• [ABOUT THIS EXERCISE]: Look through the data below and, wherever a line carries the word "Servicios", please copy that line.

• [Records from a data collection]:
━━━━━━━━━━

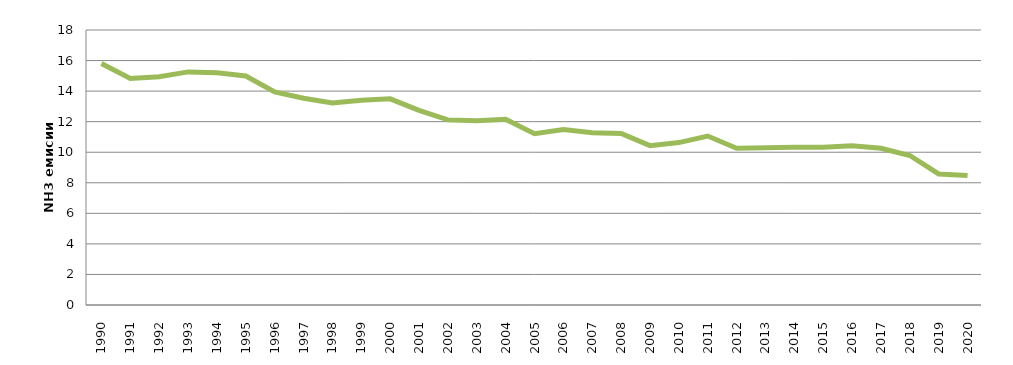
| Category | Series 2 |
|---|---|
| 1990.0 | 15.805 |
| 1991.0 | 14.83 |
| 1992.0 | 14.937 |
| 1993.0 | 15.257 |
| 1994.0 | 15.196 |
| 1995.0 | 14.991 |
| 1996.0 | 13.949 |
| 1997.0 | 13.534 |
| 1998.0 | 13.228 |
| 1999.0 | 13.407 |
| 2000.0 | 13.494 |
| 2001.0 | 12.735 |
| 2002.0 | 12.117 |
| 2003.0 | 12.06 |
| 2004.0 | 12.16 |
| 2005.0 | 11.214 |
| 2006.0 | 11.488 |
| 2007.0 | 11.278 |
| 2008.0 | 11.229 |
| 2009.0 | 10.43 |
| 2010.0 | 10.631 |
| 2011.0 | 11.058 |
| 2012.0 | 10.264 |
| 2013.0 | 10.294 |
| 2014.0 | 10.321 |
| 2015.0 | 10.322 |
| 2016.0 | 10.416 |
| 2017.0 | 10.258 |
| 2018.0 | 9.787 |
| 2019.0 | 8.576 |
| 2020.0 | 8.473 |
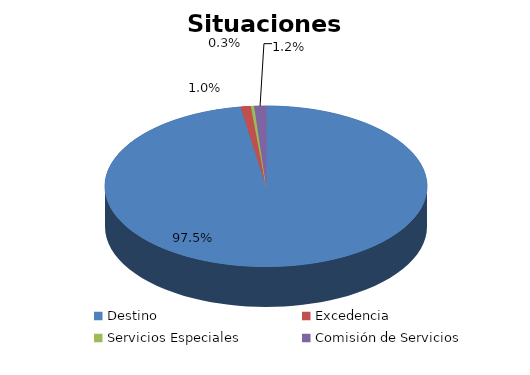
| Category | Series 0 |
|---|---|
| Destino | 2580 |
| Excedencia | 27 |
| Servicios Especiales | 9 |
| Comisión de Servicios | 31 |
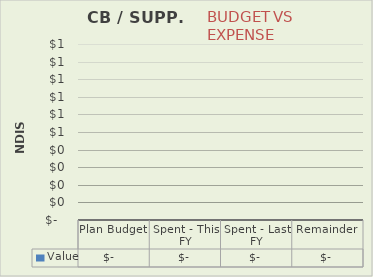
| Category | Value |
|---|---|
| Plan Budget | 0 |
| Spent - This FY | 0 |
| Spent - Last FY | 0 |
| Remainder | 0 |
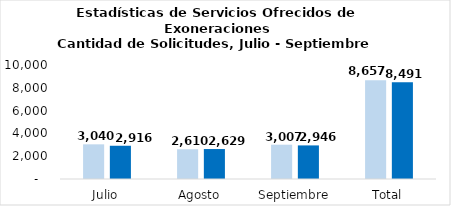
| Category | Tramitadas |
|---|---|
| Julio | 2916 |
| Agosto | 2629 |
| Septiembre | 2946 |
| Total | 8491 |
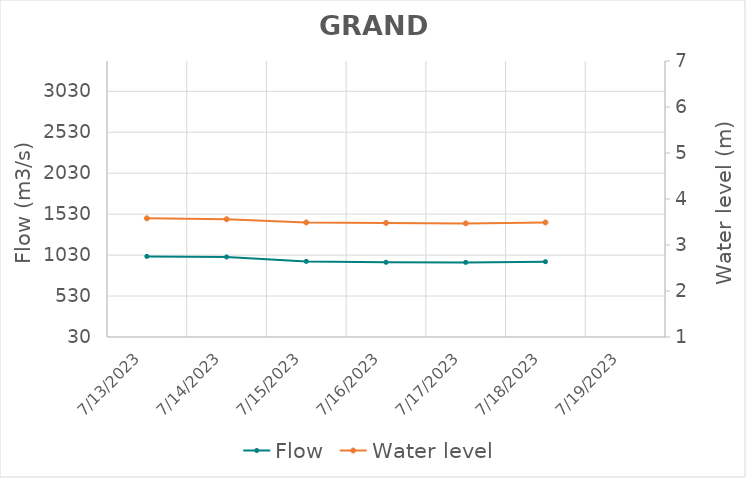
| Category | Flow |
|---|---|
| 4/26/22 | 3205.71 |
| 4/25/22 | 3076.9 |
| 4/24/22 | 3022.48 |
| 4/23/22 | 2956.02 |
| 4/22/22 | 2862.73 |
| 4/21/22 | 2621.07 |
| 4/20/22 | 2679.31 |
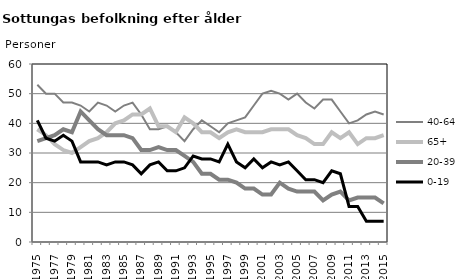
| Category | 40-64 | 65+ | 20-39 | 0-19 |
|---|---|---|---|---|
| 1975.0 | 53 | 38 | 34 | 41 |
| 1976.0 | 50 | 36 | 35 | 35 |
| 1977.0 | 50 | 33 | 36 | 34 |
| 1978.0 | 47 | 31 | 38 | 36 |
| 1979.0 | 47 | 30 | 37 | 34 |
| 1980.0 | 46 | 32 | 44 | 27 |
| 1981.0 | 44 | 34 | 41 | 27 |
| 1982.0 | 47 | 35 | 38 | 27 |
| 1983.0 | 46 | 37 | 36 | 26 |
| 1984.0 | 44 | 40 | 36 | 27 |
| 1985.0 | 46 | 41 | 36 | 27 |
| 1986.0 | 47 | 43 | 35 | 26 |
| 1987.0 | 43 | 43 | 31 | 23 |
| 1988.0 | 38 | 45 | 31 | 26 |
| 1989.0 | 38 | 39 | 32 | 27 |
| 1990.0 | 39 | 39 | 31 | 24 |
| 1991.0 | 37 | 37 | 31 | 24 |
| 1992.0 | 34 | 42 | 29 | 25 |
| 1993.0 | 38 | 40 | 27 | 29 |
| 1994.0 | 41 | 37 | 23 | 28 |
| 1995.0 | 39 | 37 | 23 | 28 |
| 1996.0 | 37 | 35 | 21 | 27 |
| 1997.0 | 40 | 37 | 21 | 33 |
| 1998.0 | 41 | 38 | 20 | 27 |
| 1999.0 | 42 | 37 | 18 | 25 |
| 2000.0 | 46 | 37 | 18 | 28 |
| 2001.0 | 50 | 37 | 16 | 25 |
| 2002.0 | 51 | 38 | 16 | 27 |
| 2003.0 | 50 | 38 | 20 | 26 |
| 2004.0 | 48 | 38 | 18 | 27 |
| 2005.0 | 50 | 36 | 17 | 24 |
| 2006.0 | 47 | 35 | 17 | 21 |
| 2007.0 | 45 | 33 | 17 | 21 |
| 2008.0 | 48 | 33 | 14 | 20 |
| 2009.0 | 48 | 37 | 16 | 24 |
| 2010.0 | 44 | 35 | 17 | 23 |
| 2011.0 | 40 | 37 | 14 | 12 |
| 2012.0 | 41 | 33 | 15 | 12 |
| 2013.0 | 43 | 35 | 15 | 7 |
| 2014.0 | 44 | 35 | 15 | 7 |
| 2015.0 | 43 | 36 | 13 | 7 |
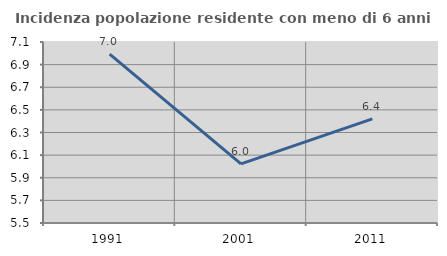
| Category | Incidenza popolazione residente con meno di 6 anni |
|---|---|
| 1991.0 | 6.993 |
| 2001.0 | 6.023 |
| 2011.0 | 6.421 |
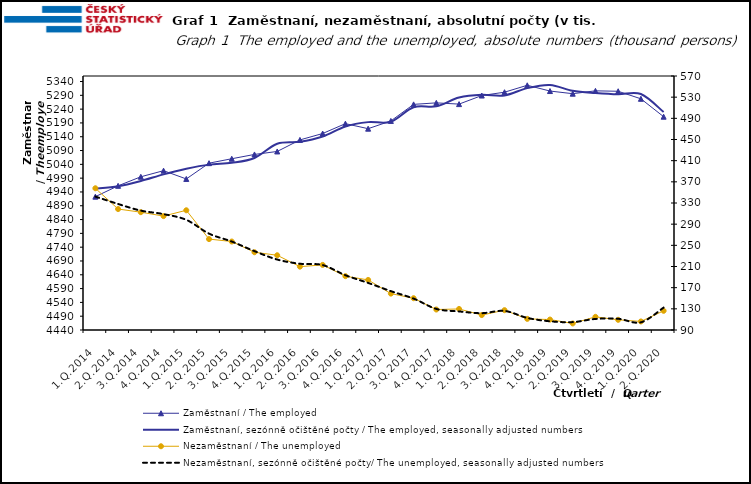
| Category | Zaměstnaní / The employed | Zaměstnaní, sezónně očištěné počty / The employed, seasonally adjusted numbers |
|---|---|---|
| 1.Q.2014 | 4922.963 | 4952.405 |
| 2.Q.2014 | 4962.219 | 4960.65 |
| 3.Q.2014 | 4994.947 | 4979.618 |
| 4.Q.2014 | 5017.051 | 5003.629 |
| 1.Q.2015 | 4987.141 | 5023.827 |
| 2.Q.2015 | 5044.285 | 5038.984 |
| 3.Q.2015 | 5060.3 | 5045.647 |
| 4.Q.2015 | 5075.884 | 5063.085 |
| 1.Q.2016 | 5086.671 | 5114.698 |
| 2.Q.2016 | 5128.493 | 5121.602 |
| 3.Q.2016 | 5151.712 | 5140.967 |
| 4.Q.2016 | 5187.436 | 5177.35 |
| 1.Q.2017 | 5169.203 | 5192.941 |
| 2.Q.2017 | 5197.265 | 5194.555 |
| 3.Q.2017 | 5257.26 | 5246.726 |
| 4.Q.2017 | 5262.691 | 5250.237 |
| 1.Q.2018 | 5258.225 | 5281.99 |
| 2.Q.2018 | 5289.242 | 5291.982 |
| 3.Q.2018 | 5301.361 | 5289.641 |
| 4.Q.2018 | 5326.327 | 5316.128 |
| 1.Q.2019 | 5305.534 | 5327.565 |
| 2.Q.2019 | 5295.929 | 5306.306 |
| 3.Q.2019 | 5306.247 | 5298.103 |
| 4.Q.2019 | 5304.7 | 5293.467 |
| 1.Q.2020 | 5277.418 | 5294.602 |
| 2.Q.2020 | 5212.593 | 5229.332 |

━━━━━━━━━━

• [ANSWER AREA]:
| Servicios Especiales | 9 |
| Comisión de Servicios | 31 |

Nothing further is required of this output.